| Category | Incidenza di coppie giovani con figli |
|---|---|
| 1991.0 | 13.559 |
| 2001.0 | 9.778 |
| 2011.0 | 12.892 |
· · ·
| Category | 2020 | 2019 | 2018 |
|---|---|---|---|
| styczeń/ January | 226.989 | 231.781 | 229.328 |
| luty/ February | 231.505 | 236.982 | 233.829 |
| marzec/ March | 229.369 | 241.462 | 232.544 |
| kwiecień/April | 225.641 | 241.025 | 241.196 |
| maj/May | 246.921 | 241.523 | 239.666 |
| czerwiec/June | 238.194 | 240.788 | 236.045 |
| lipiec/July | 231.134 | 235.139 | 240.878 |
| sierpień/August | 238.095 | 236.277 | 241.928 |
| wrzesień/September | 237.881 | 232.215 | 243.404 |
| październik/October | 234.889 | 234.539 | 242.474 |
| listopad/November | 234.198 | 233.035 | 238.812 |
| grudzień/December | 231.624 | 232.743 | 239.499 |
· · ·
• **Exercise aim**:
From the entries above, extract only the lines running from the one containing "231.781 | 229.328 |" through the one containing "233.035 | 238.812 |", inclusive.

• **Answer space**:
| styczeń/ January | 226.989 | 231.781 | 229.328 |
| luty/ February | 231.505 | 236.982 | 233.829 |
| marzec/ March | 229.369 | 241.462 | 232.544 |
| kwiecień/April | 225.641 | 241.025 | 241.196 |
| maj/May | 246.921 | 241.523 | 239.666 |
| czerwiec/June | 238.194 | 240.788 | 236.045 |
| lipiec/July | 231.134 | 235.139 | 240.878 |
| sierpień/August | 238.095 | 236.277 | 241.928 |
| wrzesień/September | 237.881 | 232.215 | 243.404 |
| październik/October | 234.889 | 234.539 | 242.474 |
| listopad/November | 234.198 | 233.035 | 238.812 |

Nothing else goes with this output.